Пятьсот Третий и доктор толкаются локтями в дверном проеме, я выигрываю еще миг. Его как раз хватает, чтобы домчаться до помещения с окном. Дверь... Врезаюсь в нее с разбегу — закрыто! Закрыто!!!
Волчком раскручиваюсь на месте и успеваю навести ствол на подлетевшего врача, на клацающего зубами Пятьсот Третьего.
— Открывай! — ору я истошно.
— Что тебе? Зачем тебе туда?! Там ничего нет! — Доктор примирительно выставляет вперед ладони, делает шажок ко мне. — Ты не волнуйся, мы тебя не станем наказывать...
А за его спиной вижу: на рабочем столе горит экран с видом на ту палату, где меня казнили, дымится чашечка кофе — эта скотина не спала, а щекотала себе нервы, наблюдая за экзекуцией из вип-ложи.
— Открывай, сука!!! — Пистолет прыгает в моих руках. — Или я...
— Хорошо-хорошо... — Он оглядывается на вход. — Хорошо. Позволь, я пройду...
— Ты! Десять шагов назад! — Я тычу стволом в Пятьсот Третьего, который выбирает удобный момент, чтобы напасть.

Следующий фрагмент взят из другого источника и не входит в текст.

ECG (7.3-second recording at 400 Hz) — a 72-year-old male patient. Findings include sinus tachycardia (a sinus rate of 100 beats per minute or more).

Он как бы подчиняется — но неспешно, вальяжно.
Доктор суетится, прикладывает ладонь к сканеру, говорит: «Открой», — и дверь слушается.
— Ну вот, пожалуйста, — разводит руками он. — И зачем тебе сюда?

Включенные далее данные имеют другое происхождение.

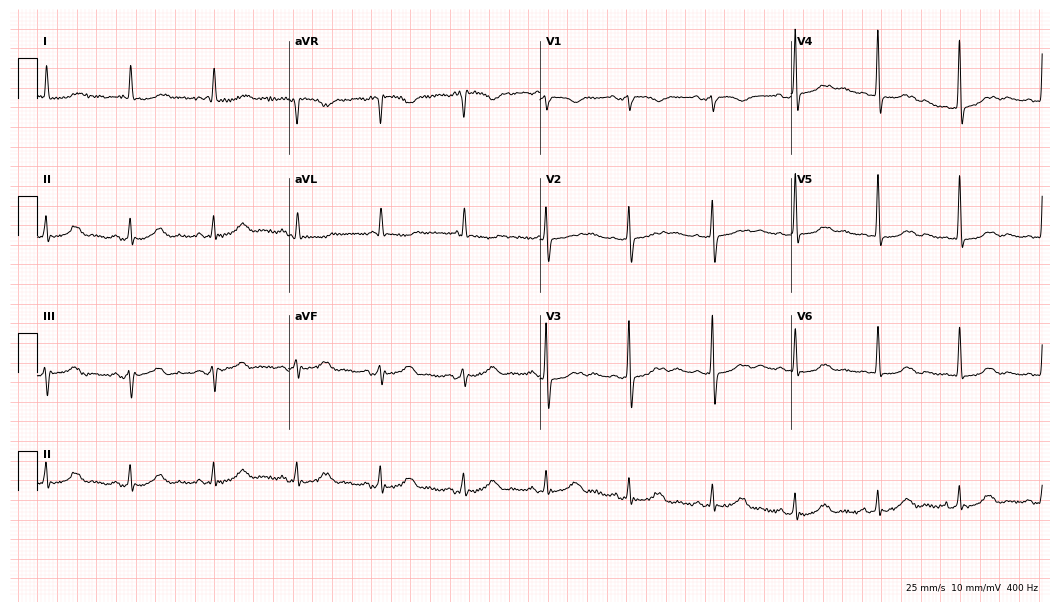
Standard 12-lead ECG recorded from an 85-year-old female. None of these six findings is recorded: first-degree AV block, right bundle branch block, left bundle branch block, sinus bradycardia, atrial fibrillation, sinus tachycardia.

— Пошел вон! — отвечаю я. — Вон пошел отсюда, извращенец!
Врач отходит, не снимая услужливой гримасы со своего поношенного лица. И я вижу... Вижу его. Я так боялся спугнуть его, это мое наваждение. Боялся, что окно окажется моим сном, что, просыпаясь, я не смогу контрабандой протащить его с собой в реальность. Но оно на месте.
И город тут. Город, который все эти годы ждал меня здесь и еле дождался. За стеклом, как и у нас, ночь. Белая ночь: отгоняя темноту, мягко сияет заряженное светом башен небесное море, море дымов и испарений, дыхание гигаполиса. Струятся, мерцая, скоростные туннели, живут счастливо сто миллиардов человек в своих башнях, не подозревая, что в одной из них, неотличимой от прочих, устроен тайный детский концлагерь.
Шагаю к нему.
Вот ручка. Надо только потянуть за нее, и окно распахнется, и там я уже буду свободен делать что захочу, хоть бы и прыгнуть вниз.
Но в комнате появляется Пятьсот Третий — и у меня остается половина секунды, чтобы завершить все.
Я могу выстрелить ему в оскаленный рот и закончить нашу с ним историю навсегда. Нет в то мгновение ничего проще, чем выстрелить ему в рот.